夏の朝ひとりキーボードに指を乗せて(42)

2013年04月19日 | 夏の朝ひとりキーボードに指を乗せて
夏の朝ひとりキーボードに指を乗せて(42)

「あなた、ご機嫌だったわよ、やっと、見つけたって、呪文のように何度も繰り返して、昨夜。楽しいものでも見つかったの?」
 妻はすでに外出の準備をしている。翌朝。日曜の朝。
「そうだったのか、憶えていないけど」ぼくは佐久間さんと加藤さんと本談義で盛り上がっていただけなのだ。その後の彼らとの話題も道中も分からない。「どっか行くの?」

「由美の秋物の服を買ってくる。色褪せた夏休み用のシャツやブラウスやスカートばかりになってしまったから。去年のものは小さくなったから着られないし」
「そんなに大きくなったんだ。それで、ご両親も?」
「お財布を頼りにしてるからね」悪意もなく素直な表情で妻が言った。
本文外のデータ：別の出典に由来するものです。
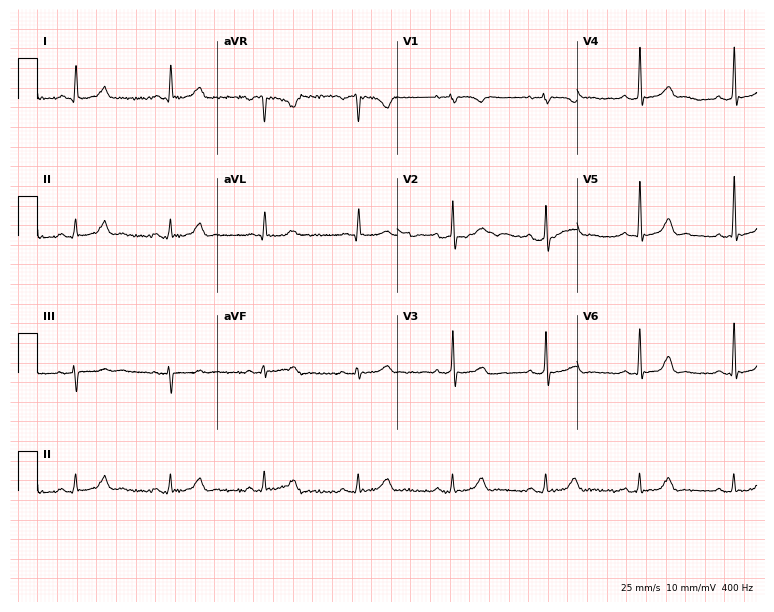
12-lead ECG (7.3-second recording at 400 Hz) from a 77-year-old man. Screened for six findings — first-degree AV block, right bundle branch block, left bundle branch block, sinus bradycardia, atrial fibrillation, sinus tachycardia — none is recorded.

夫の稼ぎは新しい洋服もむずかしいのか。「ジョンの散歩も終わっているから、朝寝坊をつづけてもよし、机に向かうのもよし」
「起きるよ。送るよ」

 玄関の前で、「行ってきます」と、由美は軍人のように敬礼した。昨日、向こうのおじいちゃんになにか言われたのだろう。洗脳される幼児。それに応対するようにジョンは一声、吠えた。

「今日も思いがけなくひとりになった」ぼくは、映画の主人公のように独り言をわざわざ口に出してみた。すると、電話が鳴った。妻が駅に向かう途中で言い忘れたことを思い出したらしい。電話が終わっても無意識に操作をつづけた。すると、昨夜、ぼくは加藤さんの電話番号を登録していたらしいことを発見する。行われたのは、どの瞬間だったのだ。別人ではない。過去に登場する加藤さんという知人でもない。その証拠に「加藤姉本好き」ときちんと間違わないような名前になっていた。ぼくには一抹の後ろめたさがあった。

 マーガレットの母のナンシーは洋服を縫っている。そして、編んでいる。その作業をしながら考え事もしている。自分が結婚したときに着た純白のドレスのこと。いつか、似たものを娘のマーガレットも着ることになる。それは近い未来だろうか。横にいるのは誰なのだろうか。おそらくエドワードなのだろう。だが、それは相変わらず母の願望にとどまっているに過ぎなかった。もう数回しかレナードは娘のもとに来ないと先日、告げた。ああいう男性の妻になるひとはいったいどういうタイプなのだろう、と想像の羽をさらに拡げた。風来坊の芸術家に、一生をともにする妻などそもそも必要なのだろうか。急に思い立って絵の対象を探しに行ってしまうようなひとをじっと待つひとなど稀有な存在ではないのだろうか。いや、現代の女性たちは、いっしょに同行して楽しむような娘たちばかりだろうか。ひとりのひとに、ひとつの場所で添え遂げた自分を過去の遺物のように感じていた。縫う手も止めず、ナンシーは考えつづけていた。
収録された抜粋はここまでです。